Bitung | Tribuneindonesia.com – Suasana khidmat dan penuh antusiasme mewarnai Kota Bitung pada Selasa (26/5/26) malam.
Ribuan warga tumpah ruah ke jalanan untuk menyambut Hari Raya Idul Adha 1447 Hijriah melalui gelaran Pawai Malam Takbiran yang berlangsung meriah namun tetap kondusif.
Guna memastikan momen sakral umat Muslim ini berjalan tanpa hambatan, sebuah operasi pengamanan terpadu berskala besar digelar.
Langkah ini melibatkan kolaborasi lintas sektor yang bergerak atas dasar semangat kebersamaan dan pelayanan prima kepada masyarakat.
Titik awal kemeriahan ini dipusatkan di kawasan strategis, tepatnya di depan Kantor Imigrasi Kelas II TPI Bitung. Area yang terletak di Jalan Dr. Sam Ratulangi, Kelurahan Bitung Barat Satu, Kecamatan Maesa tersebut menjadi saksi dimulainya rangkaian pawai yang sarat nilai religius.
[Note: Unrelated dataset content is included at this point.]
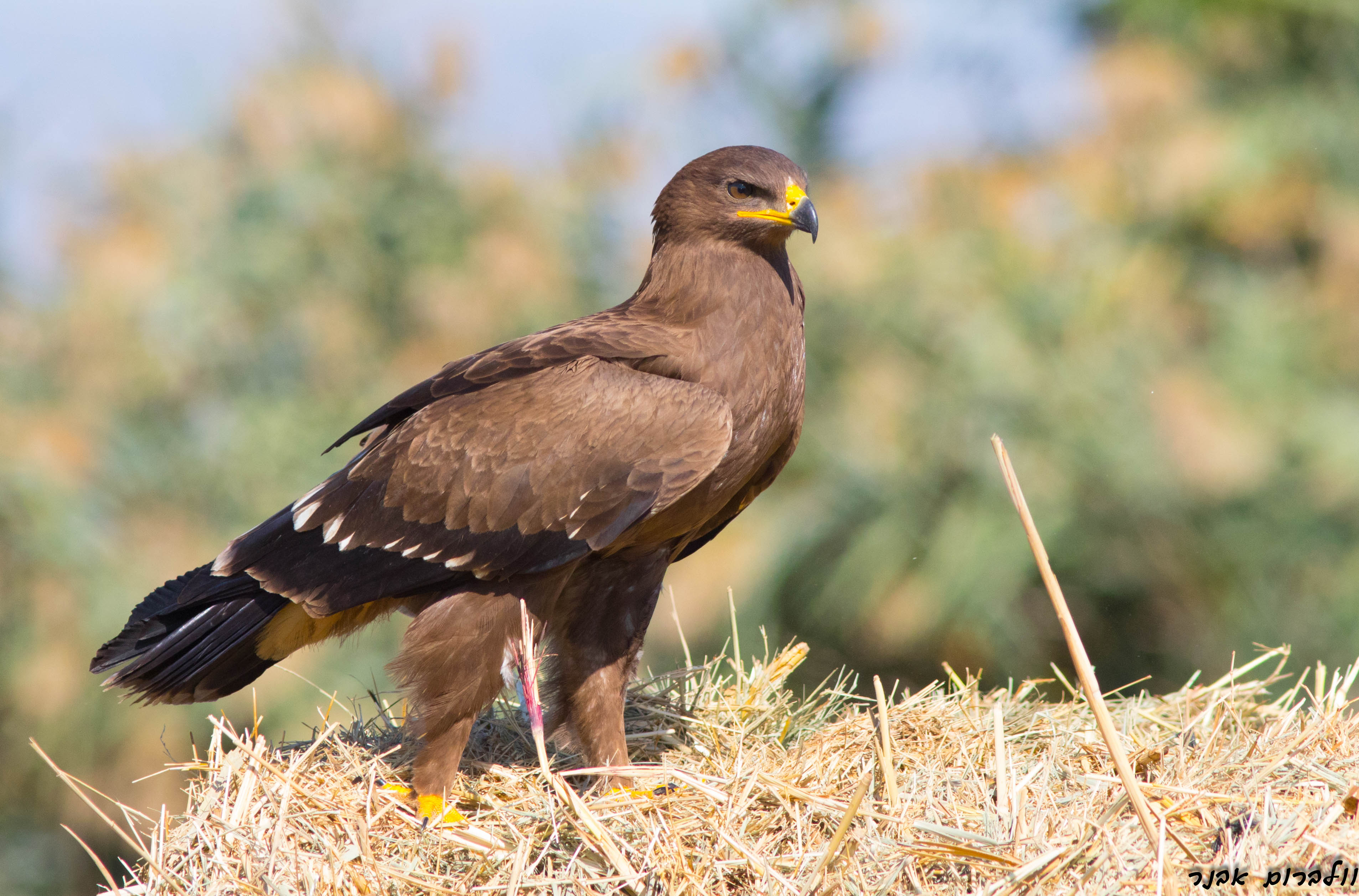 עיט חורש lesser spotted eagle צולם באגמון החולהש

Komando pengamanan di lapangan dipimpin langsung Kapolres Bitung AKBP Albert Zai, S.I.K.,M.H, diwakili Wakapolres Bitung, Kompol J.H. Daniel Korompis.
Kehadiran perwira menengah tersebut bertujuan untuk memastikan seluruh ploting personel bekerja secara optimal demi kelancaran arus lalu lintas dan ketertiban umum.
Agenda religi tahunan ini turut dihadiri oleh jajaran Forum Koordinasi Pimpinan Daerah (Forkopimda). Di antara tokoh yang tampak hadir adalah Walikot Bitung, Hengky Honandar S.E, bersama Komandan Gugus Keamanan Laut Koarmada II Bitung, Laksma TNI Edy Setyawan.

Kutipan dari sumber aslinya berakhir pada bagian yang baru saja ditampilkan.